Prevalence and Impact:

  • Characteristics: Cheap, light, easy to handle, transport, conceal.
  • Use in Conflicts: Predominantly used in current conflicts, civil wars, terrorism, organized crime, gang warfare.
  • Casualties: 526,000 deaths/year from armed violence (Global Burden of Armed Violence 2011); over 75% occur outside war zones.
  • Human Rights Abuses: Most abuses committed with small arms; major cause of displacement and food insecurity.
  • Economic Impact: Armed conflict and high violence levels impede economic growth (IMF).
  • Affected Groups: Women and girls gravely affected; young males most common users and victims.

International Regulation Measures: 

  1. UN Program of Action (2001)
    • Nature: Politically, not legally binding.
    • Scope: Encourages national, regional, global measures.
    • Actions: Legislation, weapon destruction, international cooperation, assistance in identifying/tracing illicit arms.
  2. International Tracing Instrument (2005)
    • Nature: Politically, not legally binding.
    • Scope: Applies to all UN Member States.
    • Actions: Marking, record-keeping, cooperation in tracing illicit arms, capability for tracing and responding to requests.
  3. Firearms Protocol (2005)
    • Nature: Legally binding under UN Convention against Transnational Organized Crime.
    • Scope: Applies to ratifying States.
    • Objectives: Prevent, combat, eradicate illicit manufacturing/trafficking.
    • Commitments:
      1. Licensing system for manufacture and trade.
      2. Establish criminal offences for illegal activities.
      3. Marking and tracing provisions.

Regional Measures:

  • Regional Treaties/Agreements: Various strategies and agreements on small arms control developed by regional organizations.

 

F. Landmines and International Relations: 

Overview

  • Usage: Widely used in conflicts (WWI, WWII, SE Asia, Korean War, Gulf War 1991).
  • Victim-activated: Can remain dormant for years; cause severe injuries and fatalities, mostly to civilians, including children.
  • Purpose: Originally to prevent removal of anti-tank/vehicle mines, protect strategic locations, injure rather than kill to burden enemy resources.
  • Proliferation: Cheap, accessible, used by regular and non-state forces. Tens of millions buried in over 70 countries, often unmarked/unrecorded.
  • Impact: Kill/injure civilians, restrict access to farmland, impede movement, prevent refugee return, hinder economic development.

Affected Regions

  • Contaminated Areas: Afghanistan, Angola, Burundi, Bosnia, Cambodia, Chechnya, Colombia, Iraq, Nepal, Sri Lanka, Myanmar, India, Pakistan (limited info available).
  • Disproportionate Impact: Affects poorest countries; clearance is costly and dangerous.

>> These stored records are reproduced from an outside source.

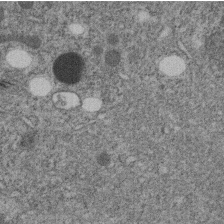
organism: C. elegans
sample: C. elegans embryo early stage
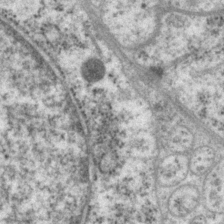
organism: P. pacificus
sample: Pharynx
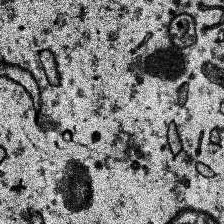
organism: Human
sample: Temporal Lobe
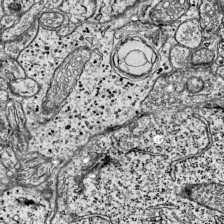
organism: Mouse
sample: Visual Cortex
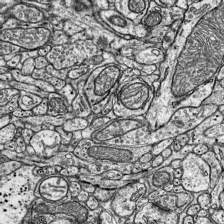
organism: Mouse
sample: Visual Cortex
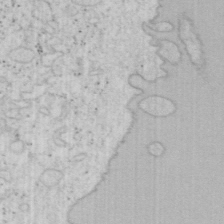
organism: Human
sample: HeLa cells
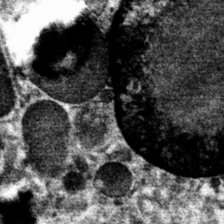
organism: Mouse
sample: Mouse hepatocytes
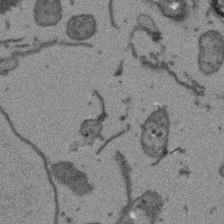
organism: Arabidopsis thaliana
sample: Root tip
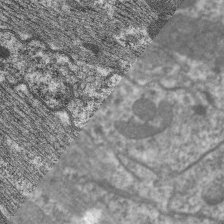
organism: C. elegans
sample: Pharynx
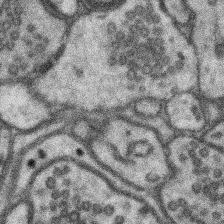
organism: Mouse
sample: Somatosensory cortex neuropil
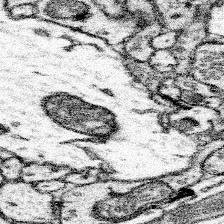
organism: Mouse
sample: Somatosensory cortex neuropil
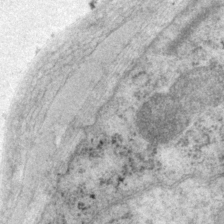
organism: P. pacificus
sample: Pharynx
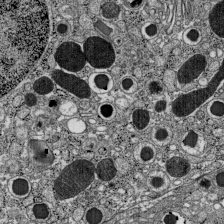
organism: C57BL Mouse
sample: Pancreatic islet

International Measures to Prohibit Anti-Personnel Mines

  1. Mine Ban Convention (Ottawa Convention, 1997)
    • Bans: Use, production, stockpiling, transfer of anti-personnel mines.
    • Commitments: Destroy stockpiles within 4 years, clear mines within 10 years, mine clearance, education, survivor assistance.
    • Development: Ottawa Process (civil society, Governments, UN); adopted in Oslo, signed in Ottawa.
    • Status: Entered into force March 1999; 162 States parties as of June 2015. Key non-signatories include China, Egypt, India, Israel, Pakistan, Russia, USA.
    • Impact: Halted global trade in anti-personnel mines, annual meetings to review progress.
  2. Protocol II (Amended, 1996) of CCW: 
    • CCW Annex: Part of the Convention on Certain Conventional Weapons.
    • Restrictions: On anti-personnel/vehicle mines, booby-traps; no total ban.
    • Prohibitions: Use causing superfluous injury/unnecessary suffering, detection-triggered mines, targeting civilians/civilian objects, indiscriminate use.
    • Commitments: Clear mines post-conflict, protect civilians, provide warnings, maintain records, protect humanitarian missions.
    • Status: Entered into force 1998; 102 States parties as of June 2015. Nepal is not a party.